= William S. Herriman =

American businessman (1791–1867)

William S. Herriman (October 24, 1791 - April 6, 1867) was an American businessman, He became President of Long Island Bank, the first bank in Brooklyn, where he remained until his death when he was replaced by William C. Fowler.

==Family background==
Herriman was born in 1791 in Jamaica, Queens, New York City as the third of four known surviving children.
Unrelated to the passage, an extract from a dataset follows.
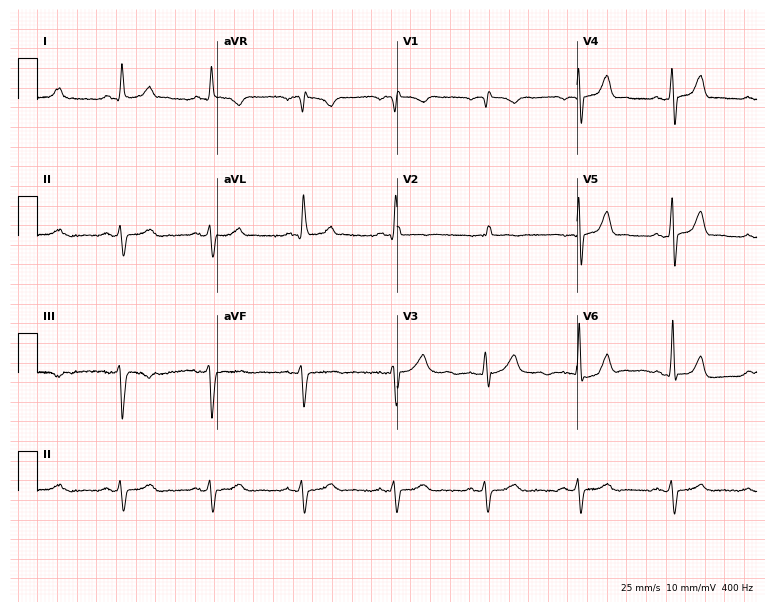
Standard 12-lead ECG recorded from a male patient, 67 years old. Read as a normal ECG.

He had a brother and three sisters. His father was Stephen Herriman (formerly Harriman) III (1757–1792). His mother was Elizabeth Smith (1760–1847). William married Maria Belle Stillwell Frecke/Freeke on December 13, 1820.

==Children==
Herriman had five children. His second child, Caroline Herriman Polhemus (died 1906), the wife of Henry Ditmas Polhemus, founded the Polhemus Memorial Clinic, the first "skyscraper hospital", in honour of her late husband, who had served as the Regent of Long Island College Hospital (LICH) from 1872 until his death in 1895, and donated $400,000 to LICH for this work. She also founded the Herriman Home in Monsey, Rockland County.

His third child, William H. Herriman (1829–1918), became a noted art collector and gave a large number of paintings to the Brooklyn Museum on his death.

==Death==
William S. Herriman is buried in the Green-Wood Cemetery, Brooklyn, along with fifteen other people named Herriman between 1848 and 1939.